Hubo un silencio entonces, mientras Moisés ben Daniel paseaba su mirada de rostro en rostro. Previendo lo que había llevado al mercader con tanta prisa a Modin, la ira y el furor comenzaron a quemarme en las entrañas, lo mismo que a Jonatás; pero Judas no se inmutó. La expresión de su rostro no cambió. Llenando otro vaso de vino, dijo:
-Bebe, padre, y luego nos dirás el resto. Ni una sola de tus palabras será puesta en duda, porque el lazo que nos une es más grande ahora.
-Habló Ragesh, y preguntó a Nicanor:
»-¿Para qué queréis al Macabeo? No hay guerra en Israel, y el Macabeo cultiva en paz su tierra en Modin.
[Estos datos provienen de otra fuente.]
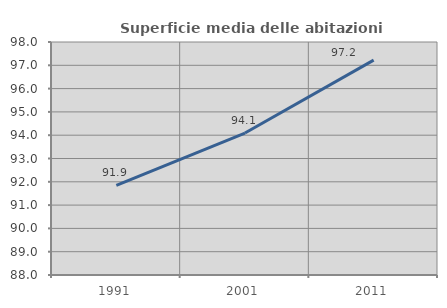
| Category | Superficie media delle abitazioni occupate |
|---|---|
| 1991.0 | 91.85 |
| 2001.0 | 94.093 |
| 2011.0 | 97.222 |
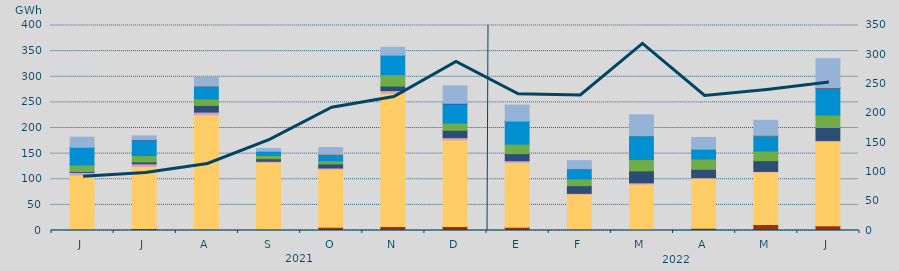
| Category | Carbón | Ciclo Combinado | Cogeneración | Consumo Bombeo | Eólica | Hidráulica | Nuclear | Solar fotovoltaica | Solar térmica | Turbinación bombeo |
|---|---|---|---|---|---|---|---|---|---|---|
| J | 2620 | 105576.1 | 5187.8 | 1697 | 12843.8 | 33778.9 | 555 | 0 | 0 | 19791.2 |
| J | 3730 | 121314.8 | 5025 | 3708.5 | 12369.9 | 30030.1 | 967.6 | 0 | 0 | 7404.9 |
| A | 2239.6 | 223722.7 | 5084 | 13015.2 | 12519 | 25553.5 | 0 | 57 | 0 | 16638.9 |
| S | 2513.5 | 130905.6 | 1691.3 | 4917 | 6277.1 | 8332.4 | 87 | 26 | 0 | 5316.1 |
| O | 6371.9 | 113565.2 | 2101.6 | 7861 | 6030.7 | 12656.8 | 0 | 469.9 | 0 | 12892.5 |
| N | 7794.3 | 260394.8 | 4761.9 | 8865.5 | 22305.4 | 37370.7 | 0 | 1030.6 | 0 | 14816.5 |
| D | 7972.1 | 169088.6 | 4082.4 | 14411.7 | 14056.2 | 37289.7 | 1050 | 631.2 | 0 | 33677.5 |
| E | 6570.2 | 126286.6 | 3356.8 | 13716.6 | 18556.1 | 44421.9 | 42 | 928.6 | 0 | 30908.5 |
| F | 2568.1 | 68716.7 | 1177.2 | 14975 | 13257.2 | 19925.5 | 0 | 116 | 0 | 15456.1 |
| M | 1920.2 | 88833.3 | 2368.3 | 23235.2 | 22069.1 | 46579.6 | 0 | 131 | 0 | 40486 |
| A | 4593.5 | 97889.1 | 405.8 | 16475.5 | 19937.3 | 18601.3 | 663.3 | 233.1 | 0 | 22786.5 |
| M | 11875.65 | 102430.975 | 928.85 | 21079.775 | 18647.725 | 29842.925 | 0 | 1098.75 | 0 | 29000.65 |
| J | 9138.825 | 164797.65 | 1808.4 | 25204.95 | 24371.3 | 52553.275 | 599.625 | 596 | 0 | 56106.775 |
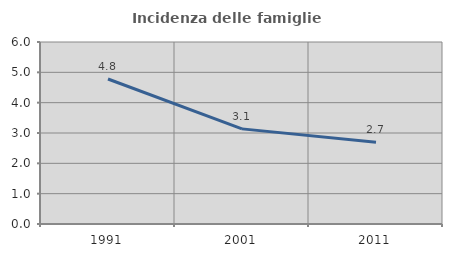
| Category | Incidenza delle famiglie numerose |
|---|---|
| 1991.0 | 4.781 |
| 2001.0 | 3.136 |
| 2011.0 | 2.696 |
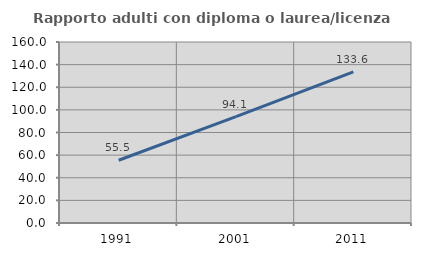
| Category | Rapporto adulti con diploma o laurea/licenza media  |
|---|---|
| 1991.0 | 55.468 |
| 2001.0 | 94.05 |
| 2011.0 | 133.572 |
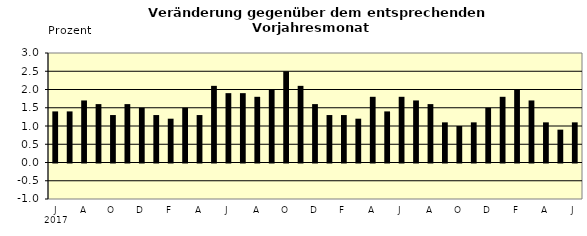
| Category | Series 0 |
|---|---|
| 0 | 1.4 |
| 1 | 1.4 |
| 2 | 1.7 |
| 3 | 1.6 |
| 4 | 1.3 |
| 5 | 1.6 |
| 6 | 1.5 |
| 7 | 1.3 |
| 8 | 1.2 |
| 9 | 1.5 |
| 10 | 1.3 |
| 11 | 2.1 |
| 12 | 1.9 |
| 13 | 1.9 |
| 14 | 1.8 |
| 15 | 2 |
| 16 | 2.5 |
| 17 | 2.1 |
| 18 | 1.6 |
| 19 | 1.3 |
| 20 | 1.3 |
| 21 | 1.2 |
| 22 | 1.8 |
| 23 | 1.4 |
| 24 | 1.8 |
| 25 | 1.7 |
| 26 | 1.6 |
| 27 | 1.1 |
| 28 | 1 |
| 29 | 1.1 |
| 30 | 1.5 |
| 31 | 1.8 |
| 32 | 2 |
| 33 | 1.7 |
| 34 | 1.1 |
| 35 | 0.9 |
| 36 | 1.1 |
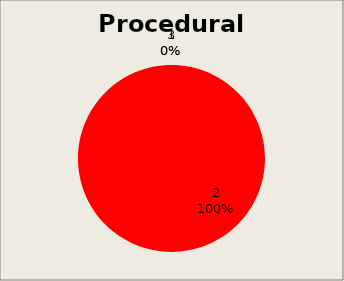
| Category | Series 1 |
|---|---|
| 0 | 0 |
| 1 | 33 |
| 2 | 0 |
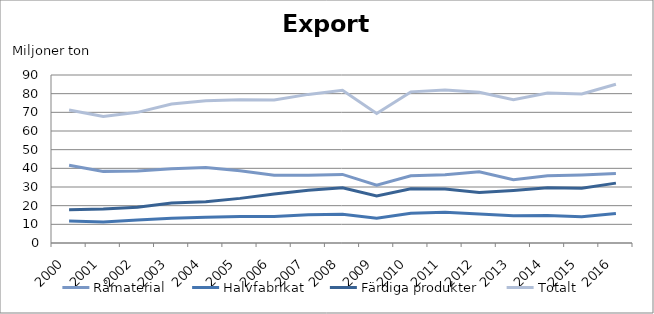
| Category | Råmaterial | Halvfabrikat | Färdiga produkter | Totalt |
|---|---|---|---|---|
| 2000.0 | 41.688 | 11.758 | 17.752 | 71.198 |
| 2001.0 | 38.371 | 11.277 | 18.182 | 67.83 |
| 2002.0 | 38.577 | 12.277 | 19.143 | 69.998 |
| 2003.0 | 39.734 | 13.273 | 21.444 | 74.451 |
| 2004.0 | 40.405 | 13.753 | 22.066 | 76.225 |
| 2005.0 | 38.684 | 14.132 | 23.906 | 76.722 |
| 2006.0 | 36.256 | 14.162 | 26.212 | 76.629 |
| 2007.0 | 36.27 | 15.078 | 28.265 | 79.613 |
| 2008.0 | 36.749 | 15.423 | 29.631 | 81.803 |
| 2009.0 | 30.949 | 13.254 | 25.211 | 69.414 |
| 2010.0 | 36.017 | 15.931 | 29.011 | 80.96 |
| 2011.0 | 36.516 | 16.464 | 28.968 | 81.948 |
| 2012.0 | 38.104 | 15.532 | 27.102 | 80.737 |
| 2013.0 | 33.918 | 14.615 | 28.185 | 76.719 |
| 2014.0 | 35.964 | 14.786 | 29.615 | 80.364 |
| 2015.0 | 36.447 | 14.052 | 29.373 | 79.871 |
| 2016.0 | 37.172 | 15.832 | 32.07 | 85.074 |
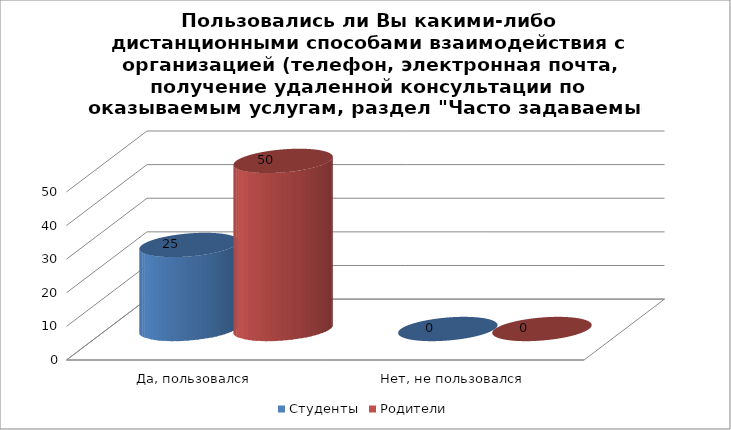
| Category | Студенты | Родители |
|---|---|---|
| Да, пользовался | 25 | 50 |
| Нет, не пользовался | 0 | 0 |
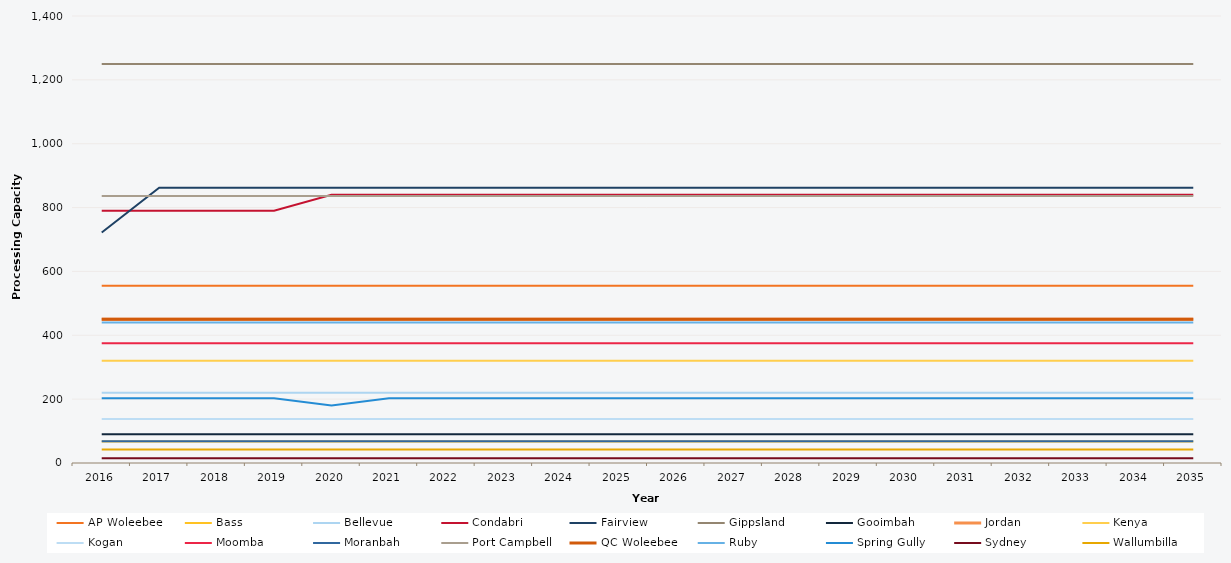
| Category | AP Woleebee | Bass | Bellevue | Condabri | Fairview | Gippsland | Gooimbah | Jordan | Kenya | Kogan | Moomba | Moranbah | Port Campbell | QC Woleebee | Ruby | Spring Gully | Sydney | Wallumbilla |
|---|---|---|---|---|---|---|---|---|---|---|---|---|---|---|---|---|---|---|
| 2016.0 | 555 | 67 | 220 | 790 | 722 | 1250 | 90 | 450 | 320 | 138 | 375 | 68 | 836 | 450 | 440 | 203 | 15 | 42 |
| 2017.0 | 555 | 67 | 220 | 790 | 862 | 1250 | 90 | 450 | 320 | 138 | 375 | 68 | 836 | 450 | 440 | 203 | 15 | 42 |
| 2018.0 | 555 | 67 | 220 | 790 | 862 | 1250 | 90 | 450 | 320 | 138 | 375 | 68 | 836 | 450 | 440 | 203 | 15 | 42 |
| 2019.0 | 555 | 67 | 220 | 790 | 862 | 1250 | 90 | 450 | 320 | 138 | 375 | 68 | 836 | 450 | 440 | 203 | 15 | 42 |
| 2020.0 | 555 | 67 | 220 | 840 | 862 | 1250 | 90 | 450 | 320 | 138 | 375 | 68 | 836 | 450 | 440 | 180 | 15 | 42 |
| 2021.0 | 555 | 67 | 220 | 840 | 862 | 1250 | 90 | 450 | 320 | 138 | 375 | 68 | 836 | 450 | 440 | 203 | 15 | 42 |
| 2022.0 | 555 | 67 | 220 | 840 | 862 | 1250 | 90 | 450 | 320 | 138 | 375 | 68 | 836 | 450 | 440 | 203 | 15 | 42 |
| 2023.0 | 555 | 67 | 220 | 840 | 862 | 1250 | 90 | 450 | 320 | 138 | 375 | 68 | 836 | 450 | 440 | 203 | 15 | 42 |
| 2024.0 | 555 | 67 | 220 | 840 | 862 | 1250 | 90 | 450 | 320 | 138 | 375 | 68 | 836 | 450 | 440 | 203 | 15 | 42 |
| 2025.0 | 555 | 67 | 220 | 840 | 862 | 1250 | 90 | 450 | 320 | 138 | 375 | 68 | 836 | 450 | 440 | 203 | 15 | 42 |
| 2026.0 | 555 | 67 | 220 | 840 | 862 | 1250 | 90 | 450 | 320 | 138 | 375 | 68 | 836 | 450 | 440 | 203 | 15 | 42 |
| 2027.0 | 555 | 67 | 220 | 840 | 862 | 1250 | 90 | 450 | 320 | 138 | 375 | 68 | 836 | 450 | 440 | 203 | 15 | 42 |
| 2028.0 | 555 | 67 | 220 | 840 | 862 | 1250 | 90 | 450 | 320 | 138 | 375 | 68 | 836 | 450 | 440 | 203 | 15 | 42 |
| 2029.0 | 555 | 67 | 220 | 840 | 862 | 1250 | 90 | 450 | 320 | 138 | 375 | 68 | 836 | 450 | 440 | 203 | 15 | 42 |
| 2030.0 | 555 | 67 | 220 | 840 | 862 | 1250 | 90 | 450 | 320 | 138 | 375 | 68 | 836 | 450 | 440 | 203 | 15 | 42 |
| 2031.0 | 555 | 67 | 220 | 840 | 862 | 1250 | 90 | 450 | 320 | 138 | 375 | 68 | 836 | 450 | 440 | 203 | 15 | 42 |
| 2032.0 | 555 | 67 | 220 | 840 | 862 | 1250 | 90 | 450 | 320 | 138 | 375 | 68 | 836 | 450 | 440 | 203 | 15 | 42 |
| 2033.0 | 555 | 67 | 220 | 840 | 862 | 1250 | 90 | 450 | 320 | 138 | 375 | 68 | 836 | 450 | 440 | 203 | 15 | 42 |
| 2034.0 | 555 | 67 | 220 | 840 | 862 | 1250 | 90 | 450 | 320 | 138 | 375 | 68 | 836 | 450 | 440 | 203 | 15 | 42 |
| 2035.0 | 555 | 67 | 220 | 840 | 862 | 1250 | 90 | 450 | 320 | 138 | 375 | 68 | 836 | 450 | 440 | 203 | 15 | 42 |
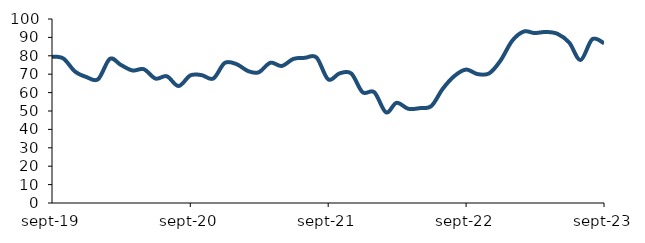
| Category | Series 0 |
|---|---|
| 2019-09-01 | 79.546 |
| 2019-10-01 | 78.535 |
| 2019-11-01 | 71.432 |
| 2019-12-01 | 68.463 |
| 2020-01-01 | 67.272 |
| 2020-02-01 | 78.312 |
| 2020-03-01 | 75.068 |
| 2020-04-01 | 72.017 |
| 2020-05-01 | 72.705 |
| 2020-06-01 | 67.626 |
| 2020-07-01 | 68.877 |
| 2020-08-01 | 63.558 |
| 2020-09-01 | 69.323 |
| 2020-10-01 | 69.489 |
| 2020-11-01 | 67.65 |
| 2020-12-01 | 76.09 |
| 2021-01-01 | 75.497 |
| 2021-02-01 | 71.694 |
| 2021-03-01 | 71.025 |
| 2021-04-01 | 76.23 |
| 2021-05-01 | 74.474 |
| 2021-06-01 | 78.315 |
| 2021-07-01 | 78.891 |
| 2021-08-01 | 79.094 |
| 2021-09-01 | 67.17 |
| 2021-10-01 | 70.437 |
| 2021-11-01 | 70.41 |
| 2021-12-01 | 60.199 |
| 2022-01-01 | 60.205 |
| 2022-02-01 | 49.281 |
| 2022-03-01 | 54.449 |
| 2022-04-01 | 51.197 |
| 2022-05-01 | 51.538 |
| 2022-06-01 | 52.702 |
| 2022-07-01 | 62.012 |
| 2022-08-01 | 69.008 |
| 2022-09-01 | 72.516 |
| 2022-10-01 | 70.073 |
| 2022-11-01 | 70.447 |
| 2022-12-01 | 77.358 |
| 2023-01-01 | 88.157 |
| 2023-02-01 | 93.208 |
| 2023-03-01 | 92.372 |
| 2023-04-01 | 92.95 |
| 2023-05-01 | 91.919 |
| 2023-06-01 | 87.183 |
| 2023-07-01 | 77.732 |
| 2023-08-01 | 89.007 |
| 2023-09-01 | 86.835 |
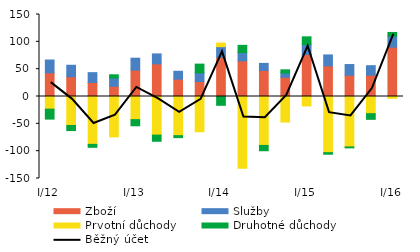
| Category | Zboží | Služby | Prvotní důchody | Druhotné důchody |
|---|---|---|---|---|
| I/12 | 43.281 | 23.478 | -23.083 | -18.258 |
| II | 36.152 | 20.972 | -52.981 | -9.36 |
| III | 25.681 | 17.923 | -87.565 | -5.364 |
| IV | 18.683 | 15.252 | -73.899 | 5.772 |
| I/13 | 48.355 | 21.702 | -42.281 | -11.28 |
| II | 59.692 | 18.186 | -70.624 | -11.218 |
| III | 31.672 | 14.458 | -71.638 | -3.56 |
| IV | 27.254 | 16.013 | -64.475 | 15.96 |
| I/14 | 71.525 | 19.636 | 6.653 | -16.093 |
| II | 65.182 | 15.226 | -131.27 | 13.191 |
| III | 47.73 | 12.825 | -89.485 | -9.728 |
| IV | 35.101 | 7.964 | -46.676 | 5.699 |
| I/15 | 76.87 | 18.007 | -17.262 | 14.268 |
| II | 56.045 | 20.023 | -102.674 | -2.957 |
| III | 38.874 | 19.58 | -92.216 | -1.788 |
| IV | 38.938 | 17.433 | -31.364 | -10.405 |
| I/16 | 90.264 | 20.096 | -3.34 | 6.786 |
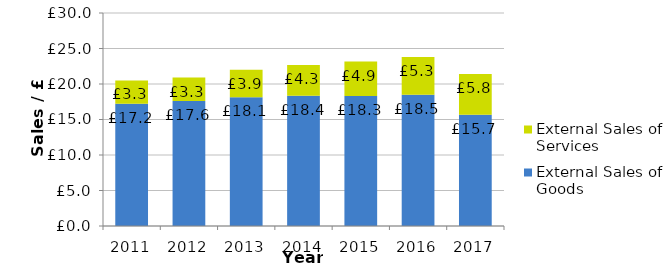
| Category | External Sales of Goods | External Sales of Services |
|---|---|---|
| 2011.0 | 17.209 | 3.299 |
| 2012.0 | 17.589 | 3.319 |
| 2013.0 | 18.146 | 3.851 |
| 2014.0 | 18.357 | 4.307 |
| 2015.0 | 18.293 | 4.874 |
| 2016.0 | 18.472 | 5.34 |
| 2017.0 | 15.659 | 5.751 |
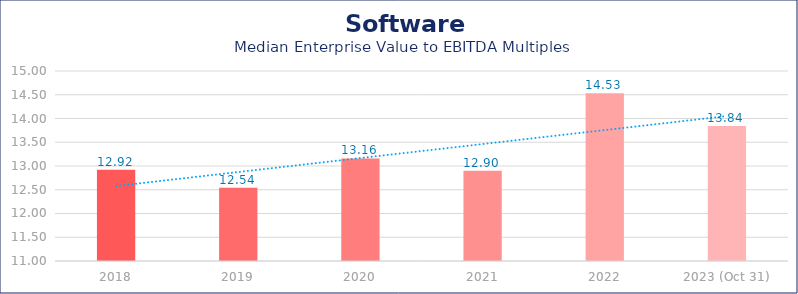
| Category | Software |
|---|---|
| 2018 | 12.92 |
| 2019 | 12.54 |
| 2020 | 13.16 |
| 2021 | 12.9 |
| 2022 | 14.53 |
| 2023 (Oct 31) | 13.84 |

»Nicanor le respondió muy suavemente. Es cierto, le dijo, que el Macabeo cultiva pacíficamente la tierra, pero mientras el estandarte de Judas Macabeo pueda ser enarbolado de nuevo, la paz no será de larga duración.
»-Supongamos -añadió-, que ese mismo Macabeo quisiera ser rey, ¿no habría miles de judíos que seguirían su bandera? ¿La ambición no es una característica natural de los hombres? ¿Decís que Judas no es ambicioso? Sin embargo, en el transcurso de la guerra, ¿no era Judas, y siempre Judas, el que prolongaba la lucha? ¿No era Judas el que se negaba a aceptar la paz y la conciliación? ¿No reclamó Judas el mando para si y para sus hermanos, estimulando que aunque se dividiera el ejército cada una de sus partes debía estar a las órdenes de un hijo de Matatías? ¿Vais a negarlo?
»Enoch de Alejandría observó entonces que Judas era sumo sacerdote. A lo que replicó Nicanor: ¿eso no prueba que es ambicioso?